Valley Road opened on December 21, 1929, along with and as the second phase of the Mattapan Line. Like Capen Street (opened in 1930) and (1931), it had not previously been the site of a railroad station. In 1932, local politicians advocated for the construction of a footbridge across the Neponset River to provide transit access to the Boston Consumptives Hospital from the station. The bridge was not built; until the Harvest River Bridge carrying the Lower Neponset River Trail was built about 0.2 miles west in 2016, there was no pedestrian crossing of the river between Mattapan Square and Central Avenue.

The whole line closed from June 24, 2006, to December 22, 2007, for a complete renovation.
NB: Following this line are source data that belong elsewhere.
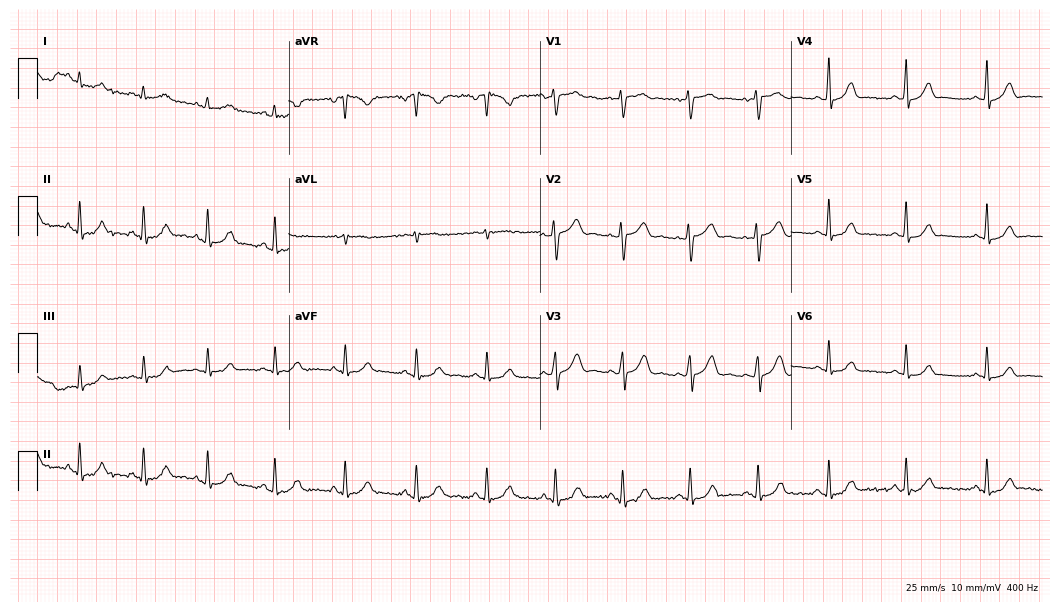
Electrocardiogram, a female patient, 45 years old. Overall reading on record: normal ECG.
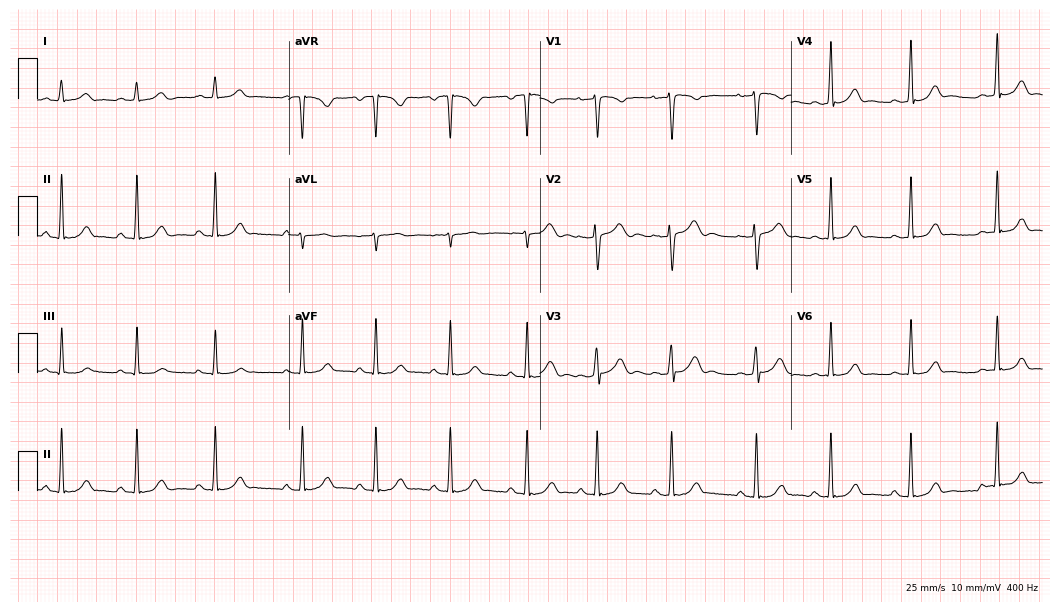
ECG (10.2-second recording at 400 Hz) — a woman, 18 years old. Labelled as a normal ECG.
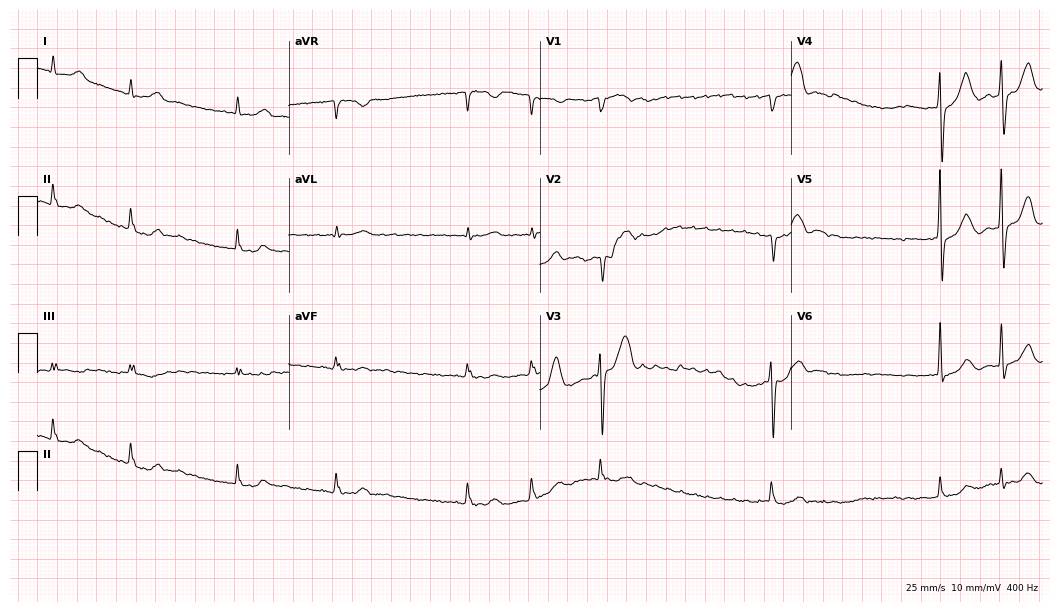
Standard 12-lead ECG recorded from a male, 82 years old (10.2-second recording at 400 Hz). None of these six findings is recorded: first-degree AV block, right bundle branch block (RBBB), left bundle branch block (LBBB), sinus bradycardia, atrial fibrillation (AF), sinus tachycardia. Other findings, if any, are not listed.
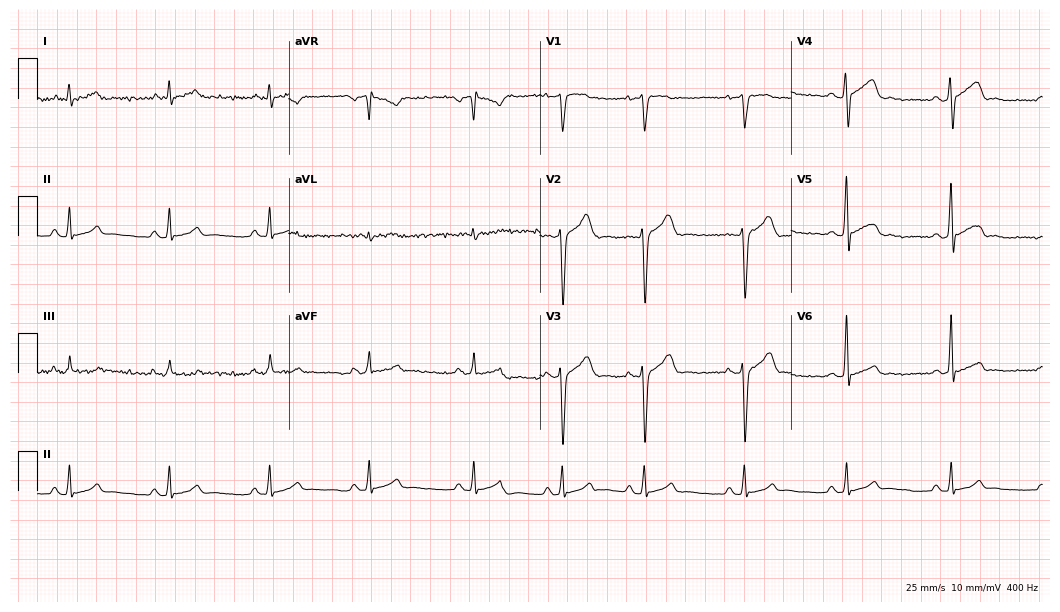
12-lead ECG from a 27-year-old male (10.2-second recording at 400 Hz). Recorded interpretation: within normal limits.
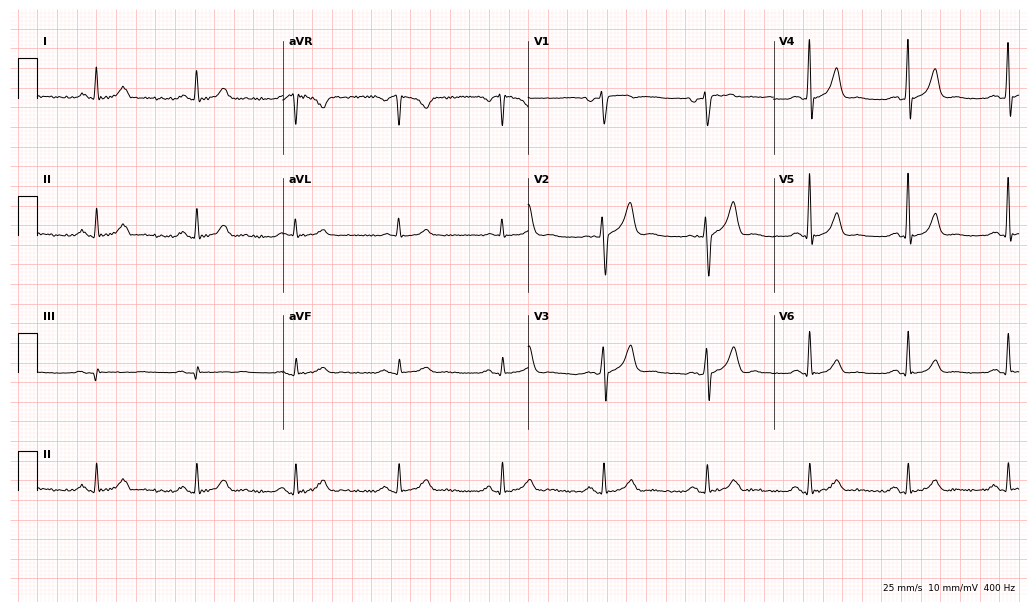
Resting 12-lead electrocardiogram. Patient: a male, 59 years old. None of these six findings is recorded: first-degree AV block, right bundle branch block (RBBB), left bundle branch block (LBBB), sinus bradycardia, atrial fibrillation (AF), sinus tachycardia.
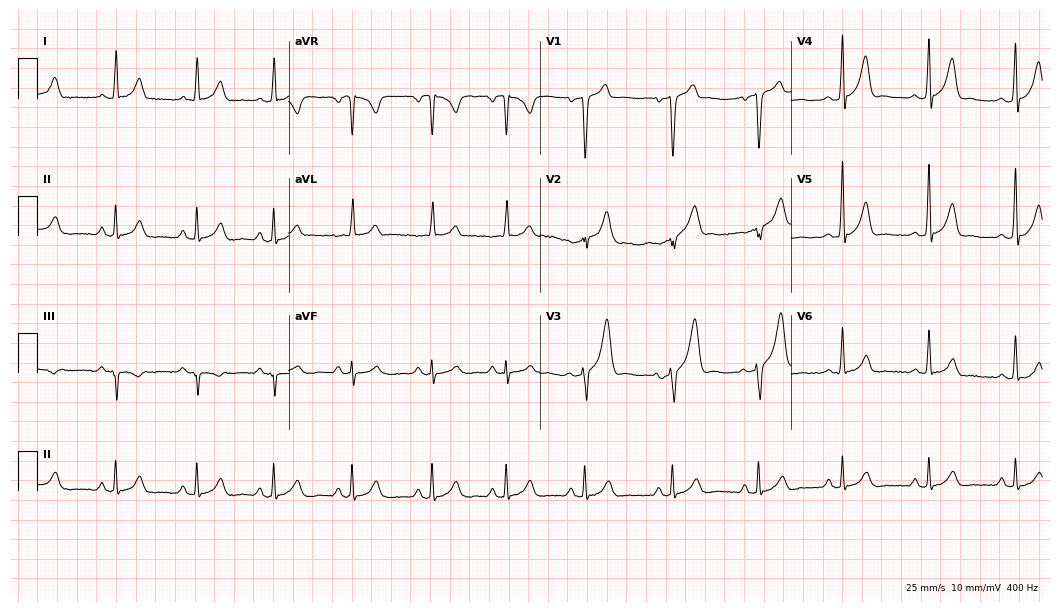
12-lead ECG from a male, 42 years old. Labelled as a normal ECG.
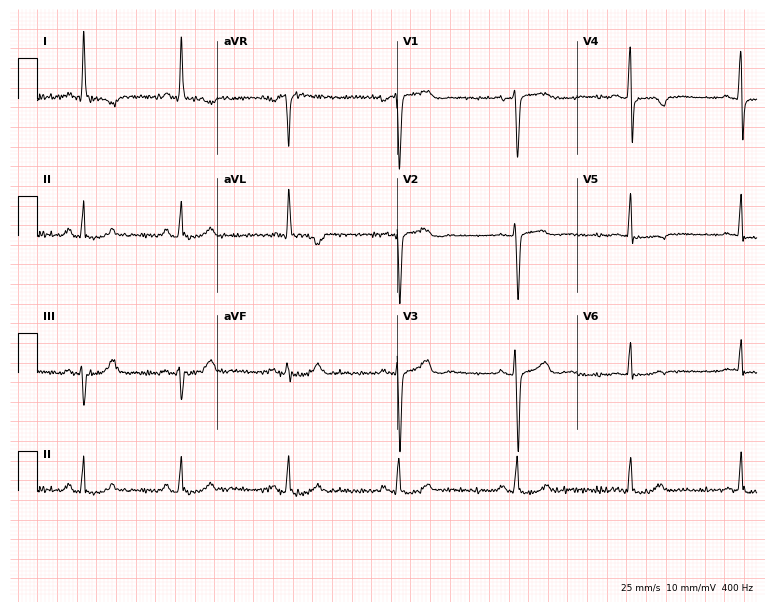
Electrocardiogram, a 63-year-old female patient. Of the six screened findings (first-degree AV block, right bundle branch block, left bundle branch block, sinus bradycardia, atrial fibrillation, sinus tachycardia), none is recorded.
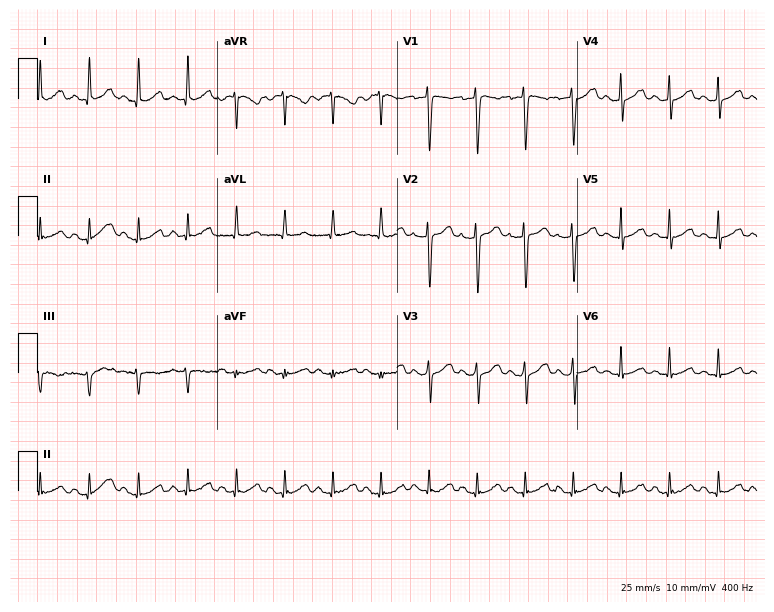
Resting 12-lead electrocardiogram. Patient: a woman, 37 years old. The tracing shows sinus tachycardia (a sinus rate of 100 beats per minute or more).
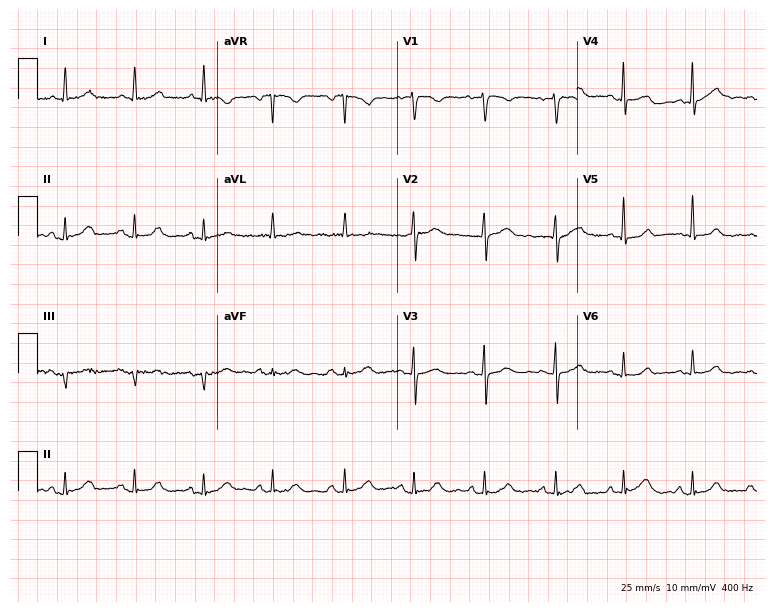
12-lead ECG from a woman, 65 years old. Screened for six findings — first-degree AV block, right bundle branch block, left bundle branch block, sinus bradycardia, atrial fibrillation, sinus tachycardia — none is recorded.
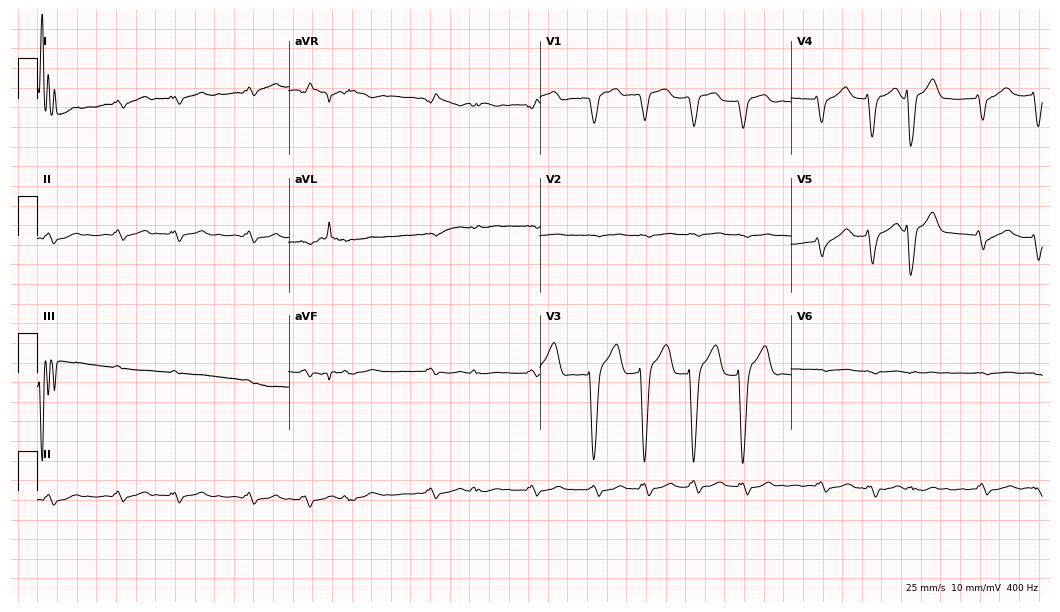
12-lead ECG (10.2-second recording at 400 Hz) from a 73-year-old man. Findings include left bundle branch block (LBBB), atrial fibrillation (AF).

Unlike the other stations, Valley Road was not made accessible; its position below a hillside would have required a complex set of ramps. This was deemed too expensive for the stop, which had the second-lowest ridership of any MBTA rapid transit stop in 2010 at just 44 daily riders. As part of a 2018 amendment to the settlement of Joanne Daniels-Finegold, et al. v. MBTA, the MBTA agreed to study whether and how to make the stop accessible.

The MBTA plans to convert the line to modern light rail equipment. All stations would have raised platforms for level boarding on the new vehicles; Valley Road and three other stations would be converted to island platforms. Construction cost for Valley Road station was estimated as $20.8 million – twice that of other intermediate stations on the line – in 2023.